The problem –
Write the records out exactly, so that no picture remains in the copy.

Extracted data –
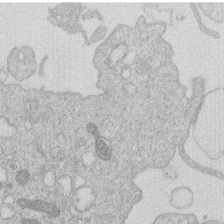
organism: Human
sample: Macrophage cells
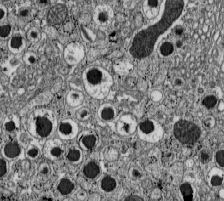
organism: C57BL Mouse
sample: Pancreatic islet
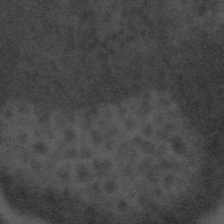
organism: Tuwongella immobilis
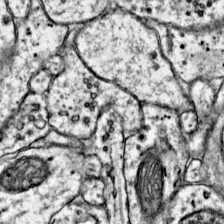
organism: Mouse
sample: Primary visual cortex
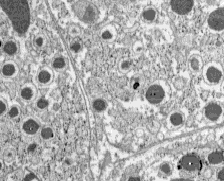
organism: C57BL Mouse
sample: Pancreatic islet
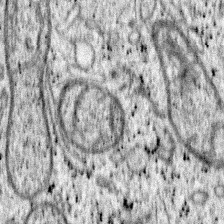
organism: Human
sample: HeLa cells
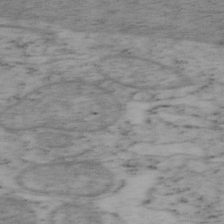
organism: Mouse
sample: OT-I killer T cells with ID8 ovarian cancer cells
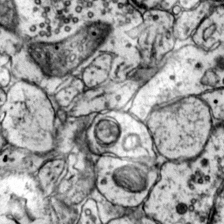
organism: Mouse
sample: Primary visual cortex
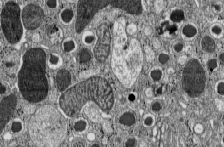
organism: C57BL Mouse
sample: Pancreatic islet
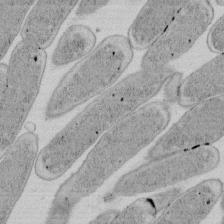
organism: E. coli
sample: Bacterial nucleoid
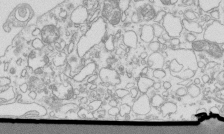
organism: Mouse
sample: Macrophages
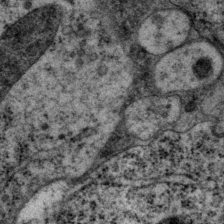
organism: P. pacificus
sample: Pharynx
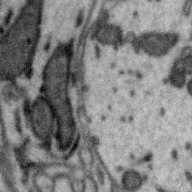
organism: Zebra finch
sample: Brain
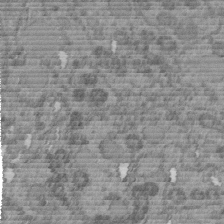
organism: C. elegans
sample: C. elegans embryo early stage
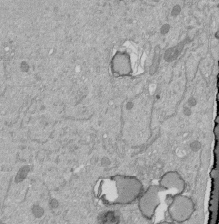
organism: Mouse
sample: ED-1 cell nuclei; centrioles
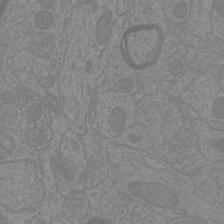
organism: Mouse
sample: Cortical neurons
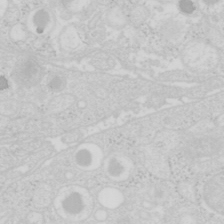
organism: Mouse
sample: Pancreas
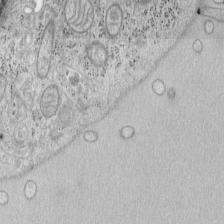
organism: Mouse
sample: OT-I killer T cells with ID8 ovarian cancer cells
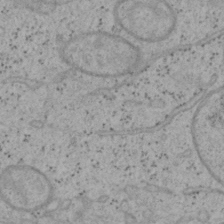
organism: Human
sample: HeLa cells
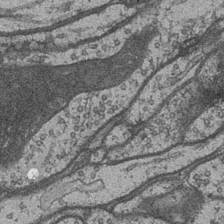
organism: Drosophila
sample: Optic medulla
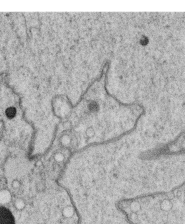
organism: C. elegans
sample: C. elegans oocyte; sperm cells
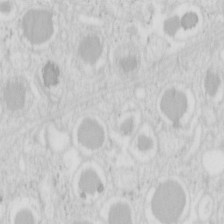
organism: Mouse
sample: Pancreas
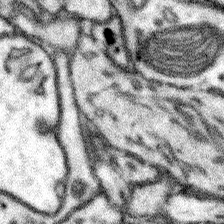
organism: Mouse
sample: Somatosensory cortex neuropil
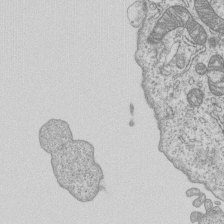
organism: Human
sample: MDA-MB-231 cells
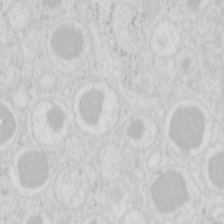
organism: Mouse
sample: Pancreas
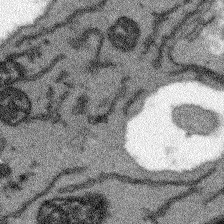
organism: Arabidopsis thaliana
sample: Root tip
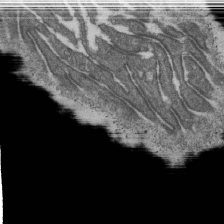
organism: Drosophila
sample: Nephrocyte
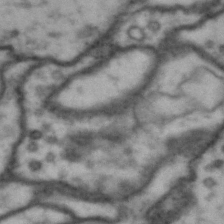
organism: Drosophila
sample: Brain
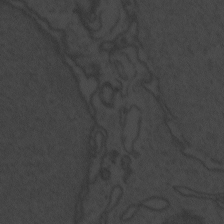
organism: Zebrafish
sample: Macrophage infected with Toxoplasma gondii
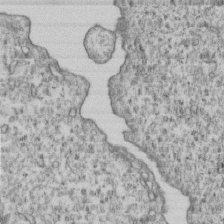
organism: Human
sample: MDA-MB-231 cells
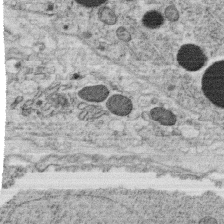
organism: C. elegans
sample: C. elegans oocyte; sperm cells
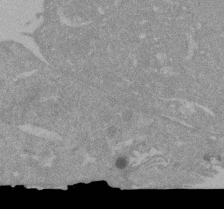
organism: Mouse
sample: ED-1 cell nuclei; centrioles
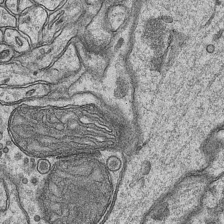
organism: Mouse
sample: CA1 Hippocampus
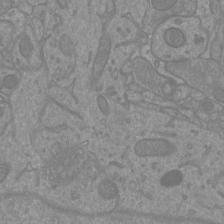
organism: Mouse
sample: Cortical neurons
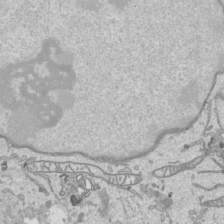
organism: Human
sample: Mitochondria in HCT116 cells
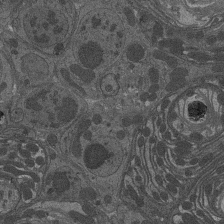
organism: Drosophila
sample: Antenna
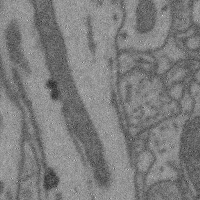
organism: Mouse
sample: Cerebral cortex
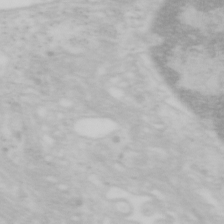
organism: Mouse
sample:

Answer space –
organism: Human
sample: Macrophage cells
organism: C57BL Mouse
sample: Pancreatic islet
organism: Tuwongella immobilis
organism: Mouse
sample: Primary visual cortex
organism: C57BL Mouse
sample: Pancreatic islet
organism: Human
sample: HeLa cells
organism: Mouse
sample: OT-I killer T cells with ID8 ovarian cancer cells
organism: Mouse
sample: Primary visual cortex
organism: C57BL Mouse
sample: Pancreatic islet
organism: E. coli
sample: Bacterial nucleoid
organism: Mouse
sample: Macrophages
organism: P. pacificus
sample: Pharynx
organism: Zebra finch
sample: Brain
organism: C. elegans
sample: C. elegans embryo early stage
organism: Mouse
sample: ED-1 cell nuclei; centrioles
organism: Mouse
sample: Cortical neurons
organism: Mouse
sample: Pancreas
organism: Mouse
sample: OT-I killer T cells with ID8 ovarian cancer cells
organism: Human
sample: HeLa cells
organism: Drosophila
sample: Optic medulla
organism: C. elegans
sample: C. elegans oocyte; sperm cells
organism: Mouse
sample: Pancreas
organism: Mouse
sample: Somatosensory cortex neuropil
organism: Human
sample: MDA-MB-231 cells
organism: Mouse
sample: Pancreas
organism: Arabidopsis thaliana
sample: Root tip
organism: Drosophila
sample: Nephrocyte
organism: Drosophila
sample: Brain
organism: Zebrafish
sample: Macrophage infected with Toxoplasma gondii
organism: Human
sample: MDA-MB-231 cells
organism: C. elegans
sample: C. elegans oocyte; sperm cells
organism: Mouse
sample: ED-1 cell nuclei; centrioles
organism: Mouse
sample: CA1 Hippocampus
organism: Mouse
sample: Cortical neurons
organism: Human
sample: Mitochondria in HCT116 cells
organism: Drosophila
sample: Antenna
organism: Mouse
sample: Cerebral cortex
organism: Mouse
sample:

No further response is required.